Last Tuesday, President Marissa Kelly announced Suffolk University’s plan to return to campus and resume student life at full capacity in the fall. This is dependent on Center for Disease and Control and Prevention (CDC) guidelines and how Boston plans to tackle Fall 2021 as more community members get vaccinated and gear towards herd immunity.
Six months ago, this would have been the best possible news to hear. Student life is expected to resume, classes will be in person and life will start to go back to normal. Now, however, this email brings me stress and anxiety due to the drastic change that is going to occur.
After a year living in the pandemic, with online classes, limited social interactions and distanced living, we are finally starting to get used to this way of life. We have learned new tactics for getting the best out of online learning, developed coping mechanisms for the isolation and separation from our friends and family and are finally starting to become okay with the current situation.
Just as we gain some balance in our life, everything is about to shift once again.
As a freshman, I came into life at Suffolk in the midst of the pandemic. I live alone on campus, in a very large room with my own bathroom. I attend my classes sitting at my dorm room desk, in my sweatpants most days, and I routinely get annoyed at the line of five people in the dining hall. My friends and I have movie nights in the lounge on the weekends and meet for dinner on the weekdays.
I have a routine—–a rhythm I developed for my new life. The first semester was an incredibly hard transition from living with my family and I feel like I am grounded and comfortable in my routine here at Suffolk.
Now, hearing the news that life is going back to some resemblance of normal next year is stressful. For me, that means living with other people, going to all my classes in person, having a much longer wait in the dining hall and having too many options to choose from in my social life.
While each of those opportunities are positive and I am excited for them all individually, receiving them all together is overwhelming.
It looks like we’re going to be having freshman year part two; when things get real.

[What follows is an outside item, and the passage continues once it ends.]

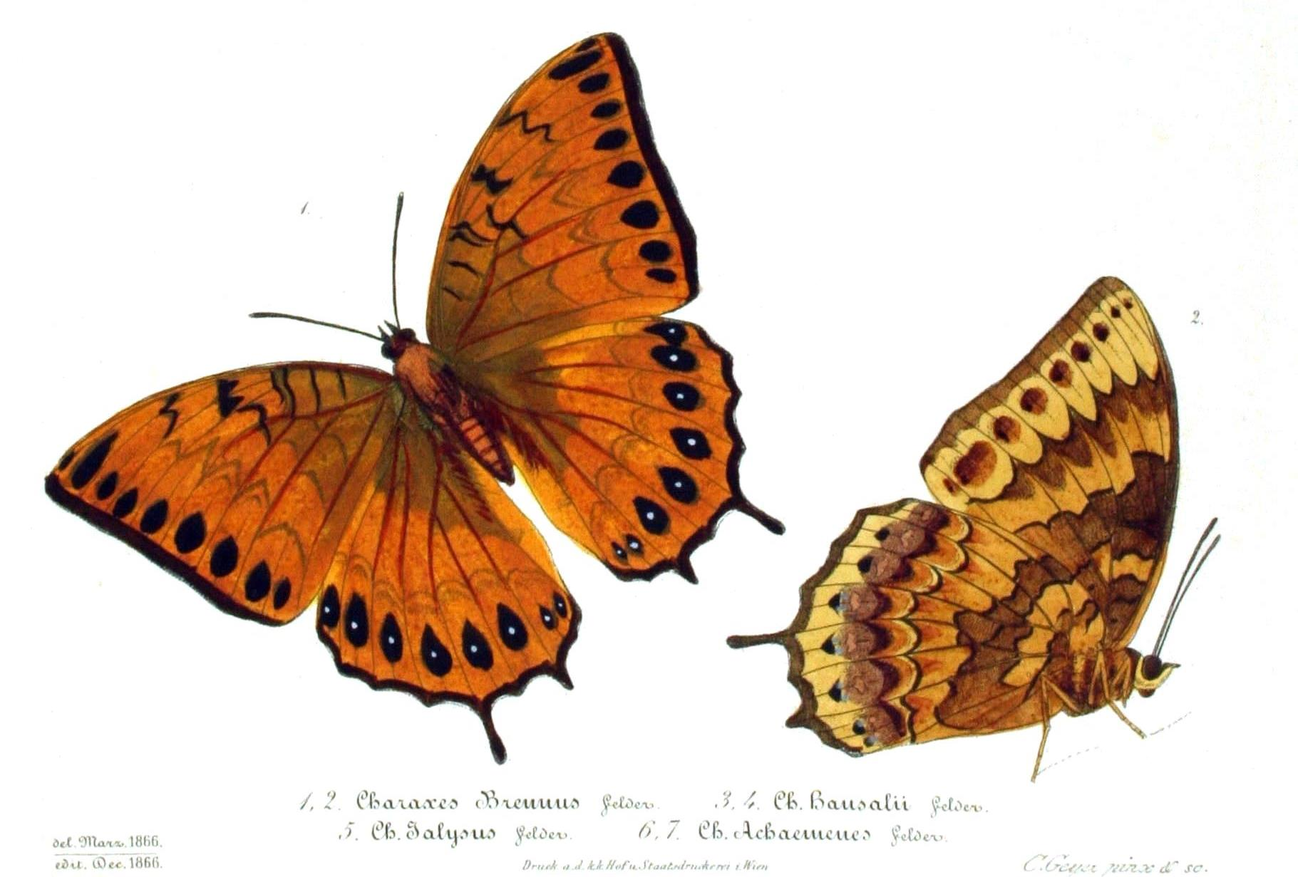 Charaxes latona (1,2) Charaxes brennus syn. Charaxes latona brennus C. & R. Felder, [1867]
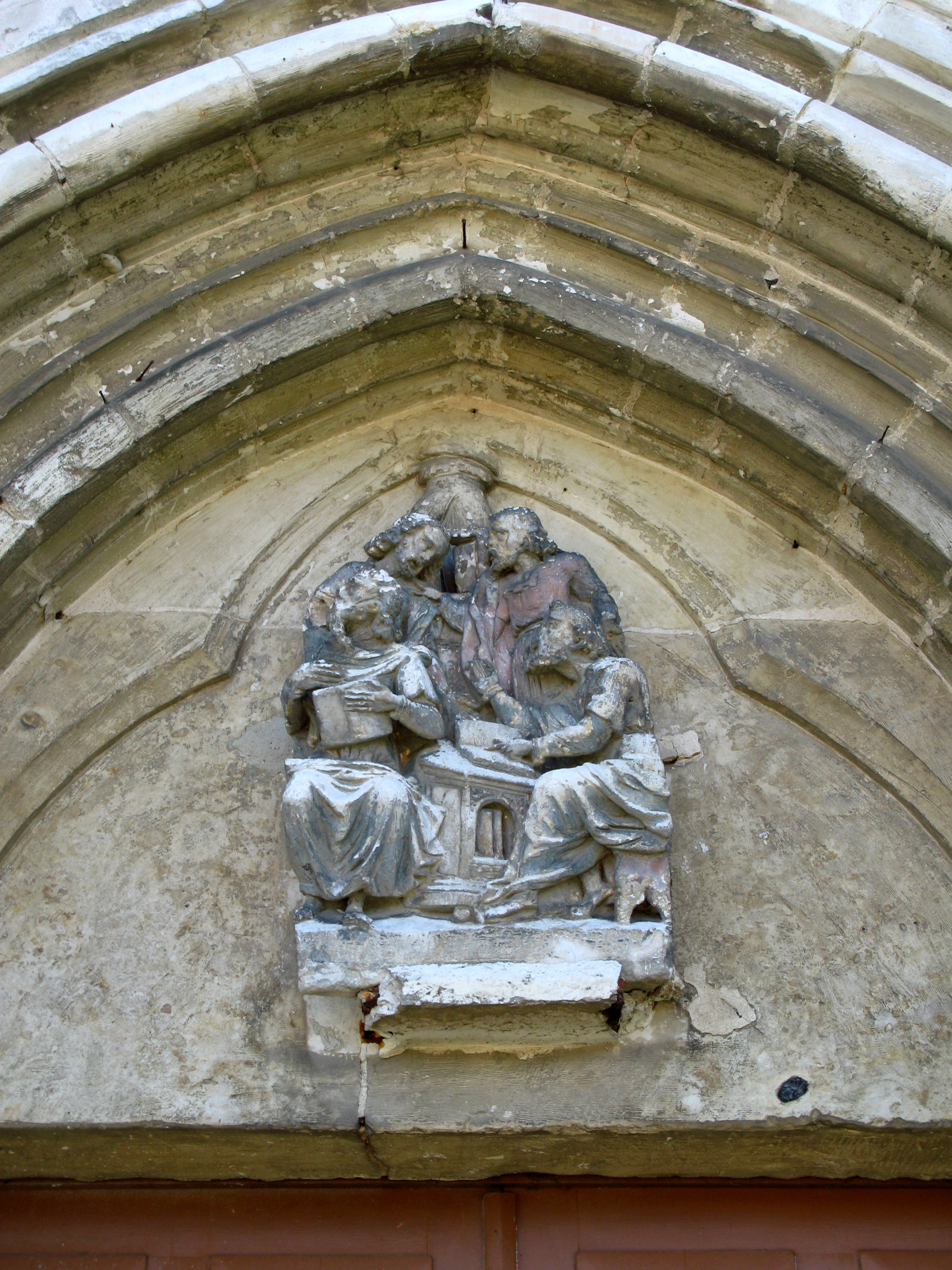 Camps-en-Amiénois (Somme, France) - Façade Sud de l'église Saint-Nicolas. Le tympan avec les 4 évangélistes. On remarque que les vêtements des 2 personnages du fond portent encore des traces de couleurs. Dans sa description de l'édifice en 1850, l'abbé Daire ne mentionne, comme motif en haut-relief au-dessus du portail, qu' une « main pendante bénissant de deux doigts ». Si le haut de la main (donc le poignet) semble encore visible de nos jours, le reste est caché par ce groupe de 4 personnages, qui semble en effet avoir été rapporté et scellé ultérieurement. Cet ajout aurait-il été justifié par un très mauvais état du décor initial ? (remplacement simple ... ou cache-misère ?).

As a whole, the news is inspiring hope that things will get better and life will be going back to normal. Normal promises all the aspects of college that I signed up for when I chose Suffolk a year ago. It’s going to be a bumpy ride and certainly will not be as luxurious as this year has been. But, we’ll make it through.
When life initially shifted, the Counseling, Health and Wellness Center and The Center for Learning and Academic Success stepped up. There has been so much support for learning on Zoom and the isolation that we are experiencing. The university has hosted many Zoom workshops geared towards students’ mental health and their success.
If we move back to campus as planned, this environment will need to continue next year. As students, we will need the support as we adjust to the changes that in-person classes and resuming student life will bring.
The Suffolk community has survived the change of the pandemic and we will survive once again when things return to normal.
Hopefully, this change will bring excitement and hope to both the community of Suffolk and the Boston community. We are beginning to see the end of the pandemic, and while normal life will be a huge change, it’s a change we need to see.